Exercise details: Pull every "Royal" line out of the data below.

Collected data
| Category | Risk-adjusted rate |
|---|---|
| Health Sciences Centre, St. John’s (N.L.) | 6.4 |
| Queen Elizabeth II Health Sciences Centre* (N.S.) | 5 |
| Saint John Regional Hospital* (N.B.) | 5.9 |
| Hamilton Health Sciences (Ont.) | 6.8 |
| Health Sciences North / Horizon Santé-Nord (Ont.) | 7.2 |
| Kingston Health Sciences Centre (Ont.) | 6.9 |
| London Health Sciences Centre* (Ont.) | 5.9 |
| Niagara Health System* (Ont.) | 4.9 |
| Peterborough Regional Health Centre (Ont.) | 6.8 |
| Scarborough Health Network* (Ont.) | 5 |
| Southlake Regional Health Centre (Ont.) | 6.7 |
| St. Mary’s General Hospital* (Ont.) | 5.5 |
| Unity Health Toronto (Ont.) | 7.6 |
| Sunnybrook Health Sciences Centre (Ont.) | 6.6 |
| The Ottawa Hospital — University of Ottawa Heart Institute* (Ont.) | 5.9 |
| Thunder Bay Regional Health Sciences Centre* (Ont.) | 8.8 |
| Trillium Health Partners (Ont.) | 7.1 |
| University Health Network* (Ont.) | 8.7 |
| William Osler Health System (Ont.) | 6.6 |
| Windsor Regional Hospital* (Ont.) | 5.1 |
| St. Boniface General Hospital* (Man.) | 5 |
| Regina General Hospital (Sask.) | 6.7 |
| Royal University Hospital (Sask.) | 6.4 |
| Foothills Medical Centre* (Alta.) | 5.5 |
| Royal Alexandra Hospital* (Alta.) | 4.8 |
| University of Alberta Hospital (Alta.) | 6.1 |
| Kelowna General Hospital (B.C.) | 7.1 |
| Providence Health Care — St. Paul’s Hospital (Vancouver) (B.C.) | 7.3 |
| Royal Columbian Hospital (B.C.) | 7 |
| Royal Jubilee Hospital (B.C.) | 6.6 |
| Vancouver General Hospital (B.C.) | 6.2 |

==

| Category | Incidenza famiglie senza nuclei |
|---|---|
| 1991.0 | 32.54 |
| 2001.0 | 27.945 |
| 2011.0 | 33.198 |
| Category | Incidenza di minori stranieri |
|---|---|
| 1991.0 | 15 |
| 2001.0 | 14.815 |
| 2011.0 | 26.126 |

==

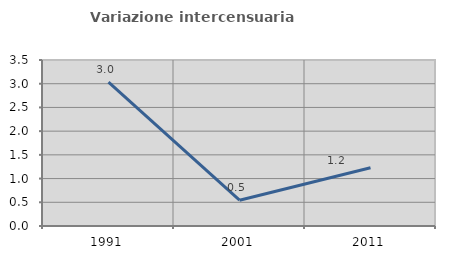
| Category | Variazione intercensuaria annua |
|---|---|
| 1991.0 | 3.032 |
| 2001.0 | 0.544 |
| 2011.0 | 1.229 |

Response to this task:
| Royal University Hospital (Sask.) | 6.4 |
| Royal Alexandra Hospital* (Alta.) | 4.8 |
| Royal Columbian Hospital (B.C.) | 7 |
| Royal Jubilee Hospital (B.C.) | 6.6 |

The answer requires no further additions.